Loadmaster paving the way

When Corporal Antonia Guterres first entered her unit, there were no other females working there in her trade, but she was not afraid of standing out.

CAPTION: Air Force loadmaster Corporal Antonia Guterres stands on the tarmac in Palau by the C-27J Spartan aircraft she worked on during Operation Solania. Story by Flying Officer Lily Lancaster. Photo by Leading Seaman Nadav Harel.

Corporal Guterres is no stranger to working in a male-dominated environment.

Seeking aviation experience while applying for Air Force, she found herself as the only woman on Qantas ground staff at Brisbane International Airport.

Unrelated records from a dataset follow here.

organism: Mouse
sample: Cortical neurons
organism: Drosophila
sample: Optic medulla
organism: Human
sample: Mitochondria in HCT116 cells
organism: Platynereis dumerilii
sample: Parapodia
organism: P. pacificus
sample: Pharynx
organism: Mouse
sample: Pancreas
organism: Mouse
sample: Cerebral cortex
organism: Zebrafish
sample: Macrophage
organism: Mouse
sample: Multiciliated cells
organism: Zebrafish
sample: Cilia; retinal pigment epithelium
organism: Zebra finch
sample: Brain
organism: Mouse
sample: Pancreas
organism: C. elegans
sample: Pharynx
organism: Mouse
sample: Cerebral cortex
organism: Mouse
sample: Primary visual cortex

The high achiever was also the first state manager for a new global fitness-wear company, training a predominately male workforce on fitness technology.

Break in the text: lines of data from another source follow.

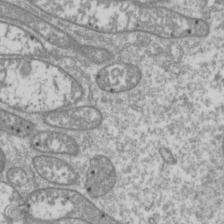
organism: Drosophila
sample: Cell division; meiosis; drosophila spermatocytes
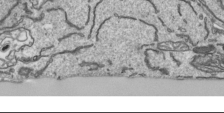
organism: Human
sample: Mitochondria in HCT116 cells
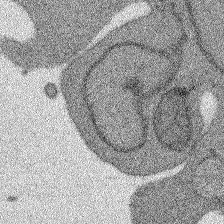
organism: Human
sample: HeLa cells
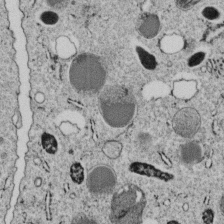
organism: C. elegans
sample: C. elegans embryo early stage
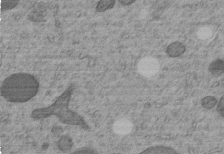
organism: C. elegans
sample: C. elegans embryo early stage
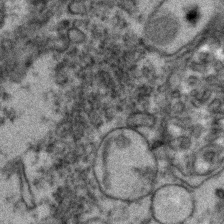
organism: Zebrafish
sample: Zebrafish embryo
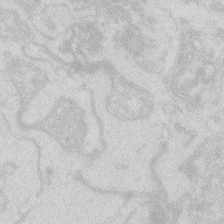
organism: Zebrafish
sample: Macrophage
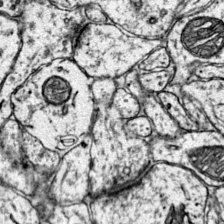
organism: Mouse
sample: Primary visual cortex
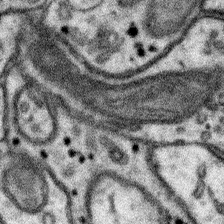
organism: Mouse
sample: Somatosensory cortex neuropil
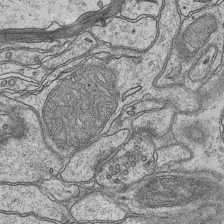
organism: Mouse
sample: CA1 Hippocampus
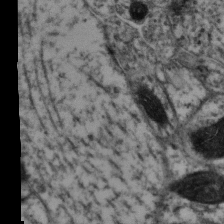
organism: Mouse
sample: Neocortex
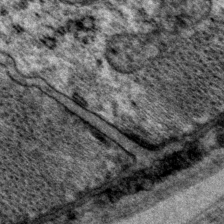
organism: P. pacificus
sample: Pharynx
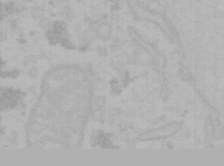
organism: Mouse
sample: Choroid plexus

After studying at John Paul College and achieving success in the business world, the Brisbane local decided to make a change and become an Air Force loadmaster. She now supports Defence activities and operations across the globe.

“I wanted to do something that’s bigger than myself,” Corporal Guterres said.

“The idea that I could help people in need as my job – I couldn’t let that opportunity pass by.”

Walking into the squadron that first day, Corporal Guterres did not know what to expect.

“I was more excited than anything, but I knew there would be some challenges I was unaware of. I relied on the knowledge I was really prepared for the role,” she said.

Corporal Guterres took out the Airmanship Award at No. 1 Recruit Training Unit and soon after, as a new member of No. 35 Squadron, she found herself on Operation Bushfire Assist carrying rock wallabies and koalas out of danger as they headed towards their new homes.

“That month on Bushfire Assist was the most challenging and the best thing I’ve ever done. That’s what I signed up to do,” Corporal Guterres said.

“We were evacuating people out of Mallacoota. Escorting men, women and kids, walking onto the aircraft with only a bag to their name. It was devastating.”

In contrast, one of the brightest moments of Corporal Guterres’ career was re-uniting with her family in Vanuatu during an iteration of Operation Solania.

“We were in the country providing aerial maritime surveillance and every day we flew over my aunt and uncle’s house. Every day I would look out the window to see them waving up at us,” Corporal Guterres said.

“I remember on our weekend off, they invited the whole crew for lunch at their Portuguese home.”

Looking back at her career so far, she is glad she made the career change.

“I feel more fulfilled than before I joined. I get to contribute to the greater good and I see that firsthand from the back of the aircraft,” Corporal Guterres said.

“Our team and our people are the best thing about my job. I am lucky to have such a supportive partner, Brett, and my fluff-ball Milo at home.”

Having paved the way, No. 35 Squadron now has four female loadmasters, with two more in training.

In fact, the squadron recently flew its first ever flight with a completely female crew. No doubt more will follow with women such as Corporal Guterres to look up to.

Her colleague, Corporal Jakob Thorogood, sees her as a role model.

“She’s passionate about her job and makes me want to be a better person and a better loadmaster,” Corporal Thorogood said.

It’s no surprise a high achiever such as Corporal Guterres does Defence Force Recruiting mentoring for potential recruits in her spare time. Her advice for women wanting to join the Australian Defence Force?

“Work hard, be a boss and don’t let anyone tell you that you aren’t,” she said.